## [What you have to do]
Every line of the listing below is to be repeated exactly; the pictures stay out.

## [Data excerpt]
--- --- ---

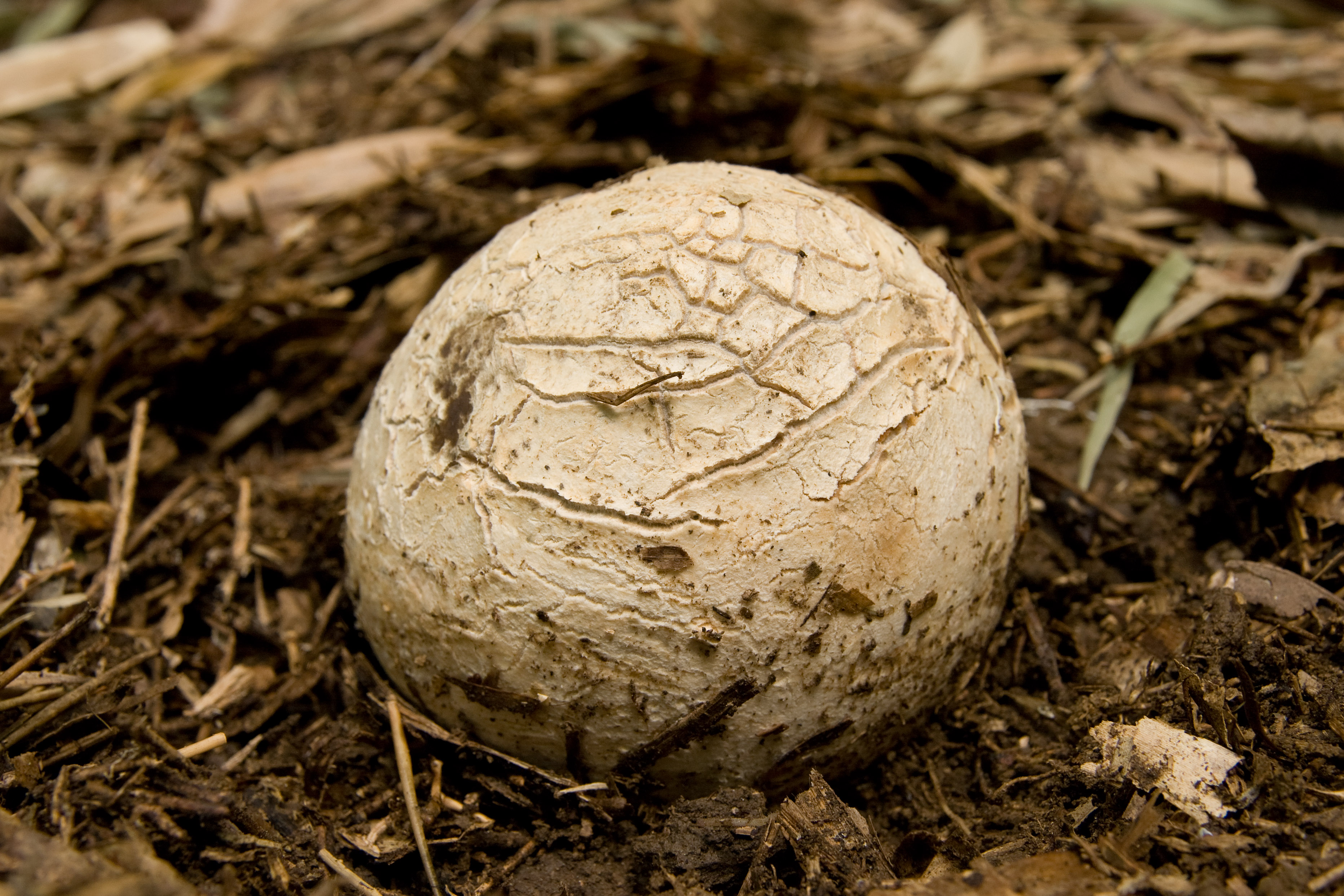 オニフスベ (学名:Calvatia nipponica)
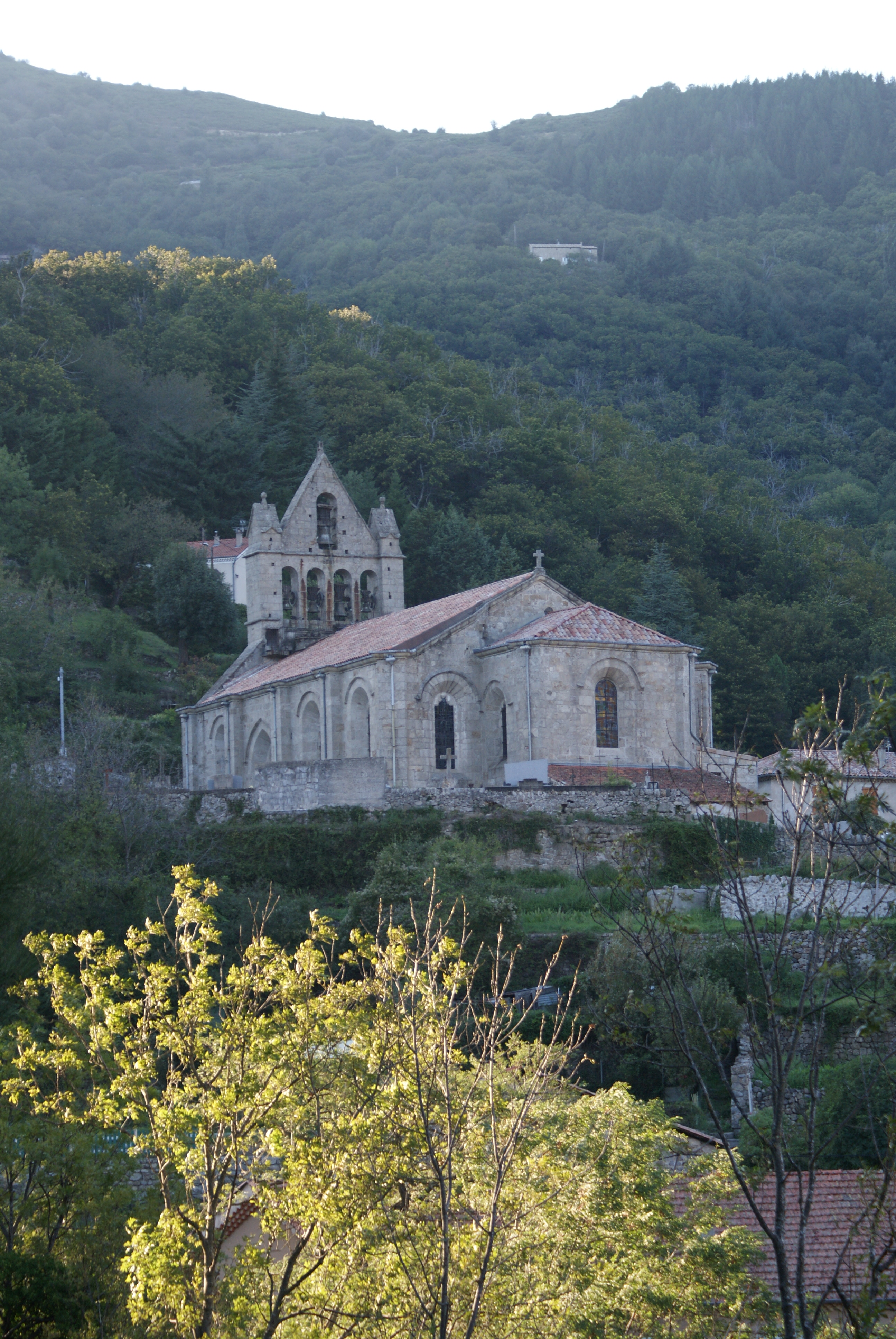 Église Saint-André, (Classé, 1930) .
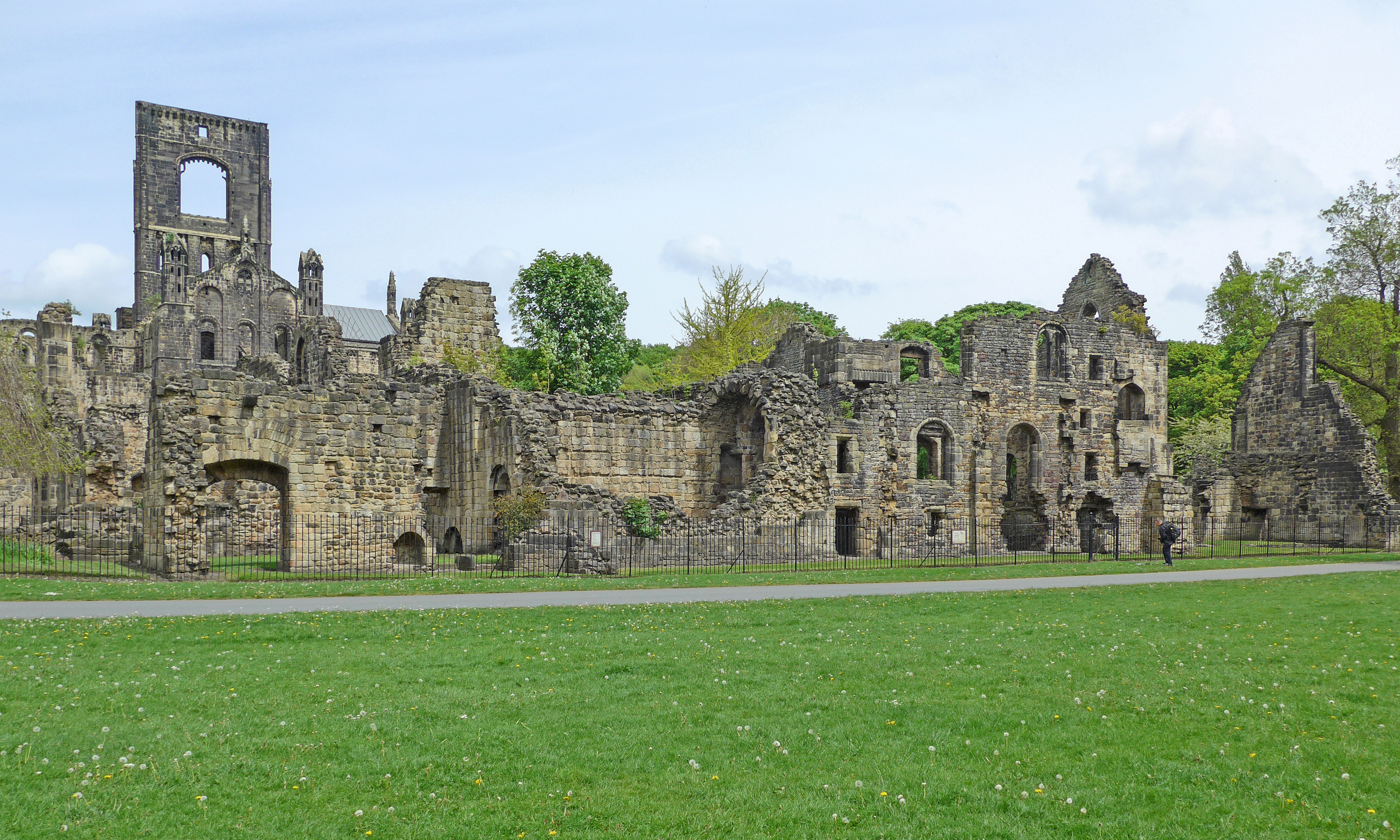 Kirkstall Abbey

--- --- ---

## [Solution to this exercise]
 オニフスベ (学名:Calvatia nipponica)
 Église Saint-André, (Classé, 1930) .
 Kirkstall Abbey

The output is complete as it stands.